図9は、本実施形態に係るプレイリスト取得に関する通信処理の一例を示すシーケンス図である。
【0085】
まず、クライアント20の視聴処理部210は、Master Playlist要求を配信サーバ10に送信する(ステップS201)。なお、Master Playlist要求とは、コンテンツ用プレイリストを取得するための要求である。
【0086】
配信サーバ10の配信処理部110は、Master Playlist要求を受信すると、コンテンツ用プレイリストを記憶部120から読み出す(ステップS202)。
【0087】
そして、配信サーバ10の配信処理部110は、上記のステップS202で読み出したコンテンツ用プレイリスト(つまり、Content.m3u8)をクライアント20に送信する(ステップS203)。
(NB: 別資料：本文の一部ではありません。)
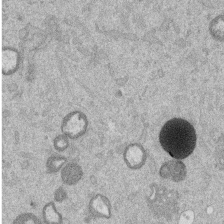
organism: Mouse
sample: Dividing mouse embryo 1 cell stage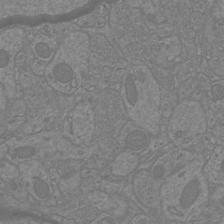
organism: Mouse
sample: Cortical neurons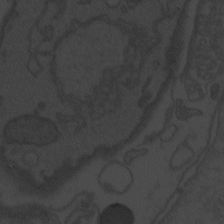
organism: Zebrafish
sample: Macrophage infected with Toxoplasma gondii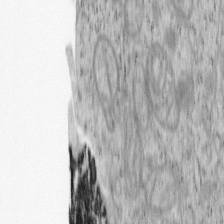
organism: Human
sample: HeLa cells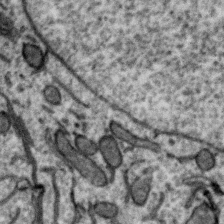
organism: Zebra finch
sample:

これにより、クライアント20は、コンテンツ用プレイリストを取得することができる。
【0088】
クライアント20の配信処理部110は、コンテンツ用プレイリストを受信すると、Media Playlist要求を配信サーバ10に送信する(ステップS204)。なお、Media Playlist要求とは、メディア用プレイリスト等を取得するための要求である。
【0089】
配信サーバ10の配信処理部110は、Media Playlist要求を受信すると、メディア用プレイリスト(つまり、LT.m3u8)と、メタデータリスト(つまり、Play.ini)と、配置情報(つまり、Rendering.ini)とを記憶部120から読み出す(ステップS205)。
【0090】
そして、配信サーバ10の配信処理部110は、上記のステップS205で読み出したメディア用プレイリストとメタデータリストと配置情報とをクライアント20に送信する(ステップS206)。これにより、クライアント20は、メディア用プレイリストとメタデータリストと配置情報とを取得することができる。
【0091】
本発明は、具体的に開示された上記の実施形態に限定されるものではなく、特許請求の範囲から逸脱することなく、種々の変形や変更、組み合わせ等が可能である。